Normally when Apple fans panic about a change, it ends up being much ado about nothing. The headphone jack is a perfect example; the vast majority of new headphones sold these days are wireless, and most users don’t even think about the headphone jack anymore. But in the case of the iPhone X’s most controversial new feature, it turns out that much of the concern was warranted.

Apple iPhone X is different from earlier iPhone models in so many ways that it can be difficult to list them all. If you ask someone what the most controversial change is, however, he or she will inevitably mention one of two things.

First, we have the notch. People definitely freaked out when they saw that a big chunk had been taken out of the top of the iPhone’s display. But we can now say with 100% certainty that it was much ado about nothing. Nearly every other smartphone maker on the planet has copied Apple’s iPhone X display design, and their phones are selling just fine. As for iPhone X users specifically, they don’t even notice the notch anymore.

The second answer you might get when you ask about the iPhone X’s most controversial feature also relates to the notch, and this is the concern that turns out to have been warranted. That’s right, we’re talking about Face ID. The very reason the iPhone X’s notch exists is to make room for the handset’s TrueDepth camera system, a series of sophisticated sensors that enable secure 3D facial recognition. You know how the facial recognition on Samsung phones can be completely bypassed with a simple photo? Yeah, that’s not happening with Face ID, and TrueDepth is the reason why.

Now, no one questions whether or not Face ID is secure. We all know it is. The problem people have with Face ID is that for many users, it simply doesn’t work well. That might not be an issue if the iPhone X still had Touch ID, Apple’s beloved fingerprint authentication system. But it doesn’t, which means users who consistently have trouble with Face ID have no other way to quickly and easily unlock their phones, open secure apps, or authenticate mobile payments. They’re basically bumped back to the old days of having to constantly type in a PIN or password.

In a recent thread in the iPhone subreddit on Reddit titled “iPhone X users, how has Face ID fared for you?” a user who goes by the name “Makegooduseof” posed a simple but important question.

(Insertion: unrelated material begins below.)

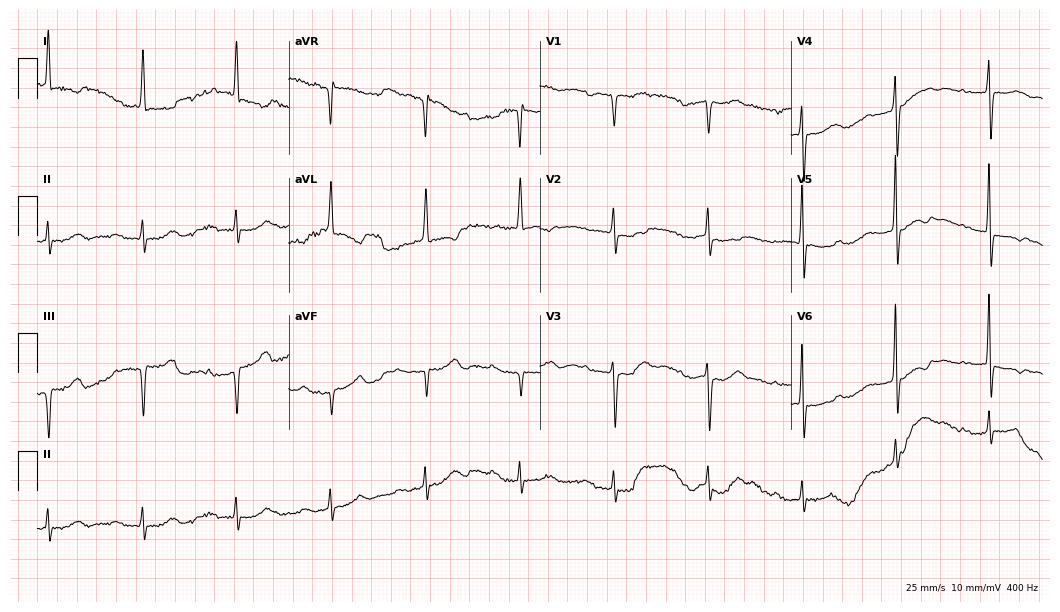
Standard 12-lead ECG recorded from a female, 75 years old (10.2-second recording at 400 Hz). None of these six findings is recorded: first-degree AV block, right bundle branch block, left bundle branch block, sinus bradycardia, atrial fibrillation, sinus tachycardia. Other findings, if any, are not listed.

And unfortunately, the responses were all too predictable.

Many of the top-voted comments in the thread come from people who love Face ID. They find that Apple’s new tech works wonderfully and reliably, and some people even say they would never want to go back to Touch ID. But not everyone has the same experience with Face ID. A smaller but still significant portion of the comments come from users who have not had good experiences with Face ID, and it’s quite concerning considering how integral Face ID is to the iPhone X user experience.

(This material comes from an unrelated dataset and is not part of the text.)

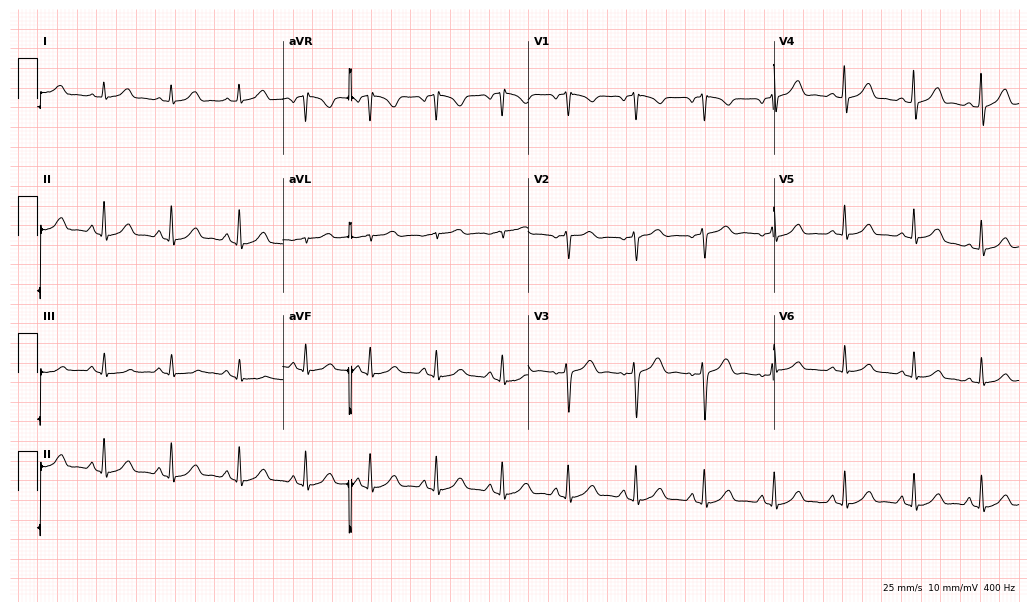
12-lead ECG (10-second recording at 400 Hz) from a woman, 41 years old. Labelled as a normal ECG.

“I’ve had an iPhone X since early December and still, passionately, hate Face ID,” one user wrote. “It works about 3/4 of the time which means I type my password a lot. A lot a lot. It also never works if the phone is sideways which is bad for someone like me who lays in bed and looks at their phone.”

Others chimed in with similar experiences, and we’ve heard much of the same from people we’ve spoken with offline about Face ID. Most users find that Face ID works wonderfully, but a decent amount of people find that it fails far too often, and that understandably results in a great deal of frustration. This is of particular concern for many people right now since we’re about one month away from seeing Apple unveil three brand new iPhone models that all ditch Touch ID in favor of Face ID.